_Exercise directions_.
Every line of the listing below is to be duplicated exactly, with the pictures left out.

_Material provided_.
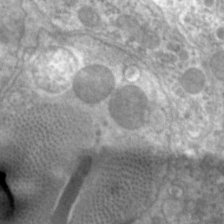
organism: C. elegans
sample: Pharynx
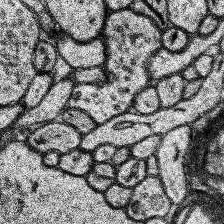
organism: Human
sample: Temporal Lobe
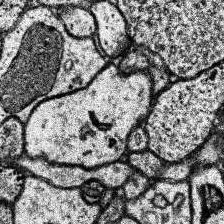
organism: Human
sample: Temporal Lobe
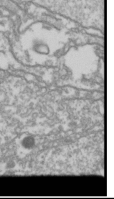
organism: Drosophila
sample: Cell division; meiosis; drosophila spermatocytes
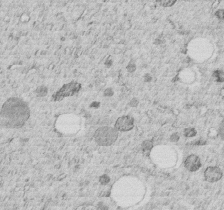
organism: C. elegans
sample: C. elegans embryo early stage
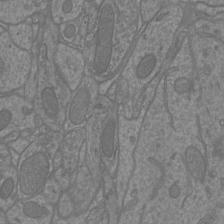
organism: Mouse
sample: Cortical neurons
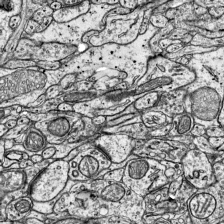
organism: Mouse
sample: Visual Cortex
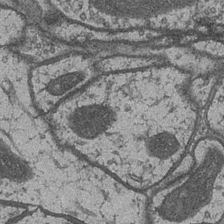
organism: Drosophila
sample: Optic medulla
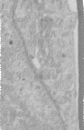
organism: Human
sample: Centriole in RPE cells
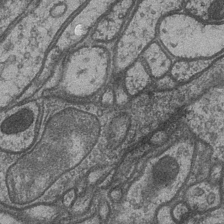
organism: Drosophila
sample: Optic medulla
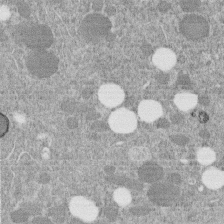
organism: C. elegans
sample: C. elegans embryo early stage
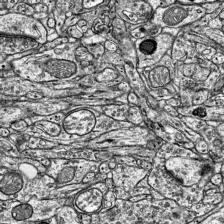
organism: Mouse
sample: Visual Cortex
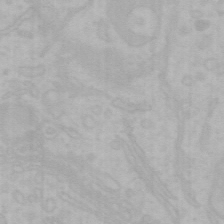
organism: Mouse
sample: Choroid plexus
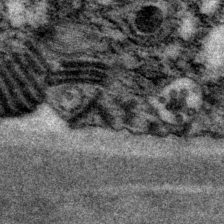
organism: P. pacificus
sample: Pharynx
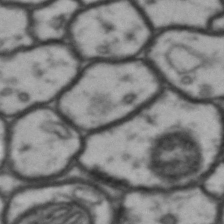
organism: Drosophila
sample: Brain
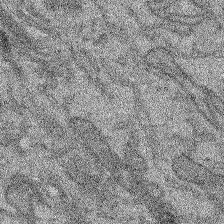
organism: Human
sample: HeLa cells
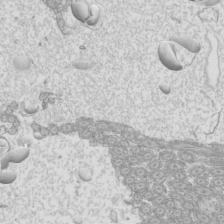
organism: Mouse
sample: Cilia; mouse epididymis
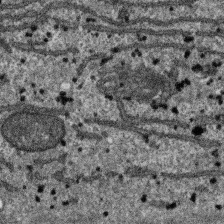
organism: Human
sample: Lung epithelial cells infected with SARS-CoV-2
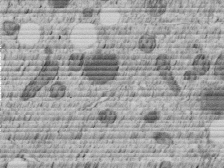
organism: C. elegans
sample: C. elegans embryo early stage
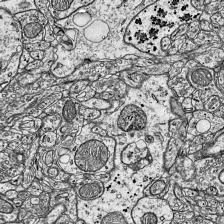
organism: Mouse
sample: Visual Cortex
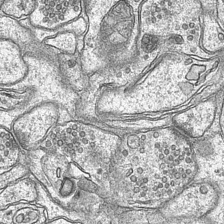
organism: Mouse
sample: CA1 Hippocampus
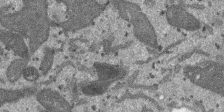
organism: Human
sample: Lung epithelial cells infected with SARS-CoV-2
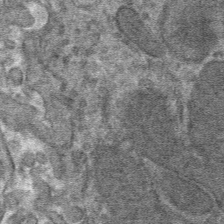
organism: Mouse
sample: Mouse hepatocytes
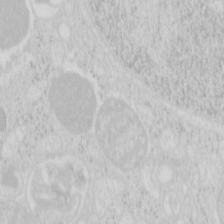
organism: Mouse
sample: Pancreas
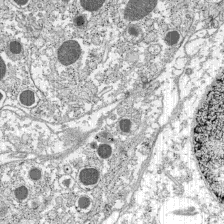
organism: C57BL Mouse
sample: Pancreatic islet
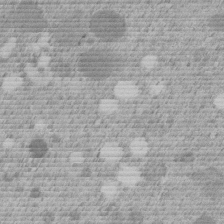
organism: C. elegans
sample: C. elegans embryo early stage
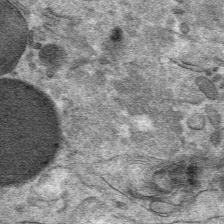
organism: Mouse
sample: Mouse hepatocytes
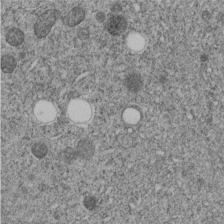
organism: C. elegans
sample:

_Solution for this problem_.
organism: C. elegans
sample: Pharynx
organism: Human
sample: Temporal Lobe
organism: Human
sample: Temporal Lobe
organism: Drosophila
sample: Cell division; meiosis; drosophila spermatocytes
organism: C. elegans
sample: C. elegans embryo early stage
organism: Mouse
sample: Cortical neurons
organism: Mouse
sample: Visual Cortex
organism: Drosophila
sample: Optic medulla
organism: Human
sample: Centriole in RPE cells
organism: Drosophila
sample: Optic medulla
organism: C. elegans
sample: C. elegans embryo early stage
organism: Mouse
sample: Visual Cortex
organism: Mouse
sample: Choroid plexus
organism: P. pacificus
sample: Pharynx
organism: Drosophila
sample: Brain
organism: Human
sample: HeLa cells
organism: Mouse
sample: Cilia; mouse epididymis
organism: Human
sample: Lung epithelial cells infected with SARS-CoV-2
organism: C. elegans
sample: C. elegans embryo early stage
organism: Mouse
sample: Visual Cortex
organism: Mouse
sample: CA1 Hippocampus
organism: Human
sample: Lung epithelial cells infected with SARS-CoV-2
organism: Mouse
sample: Mouse hepatocytes
organism: Mouse
sample: Pancreas
organism: C57BL Mouse
sample: Pancreatic islet
organism: C. elegans
sample: C. elegans embryo early stage
organism: Mouse
sample: Mouse hepatocytes
organism: C. elegans
sample:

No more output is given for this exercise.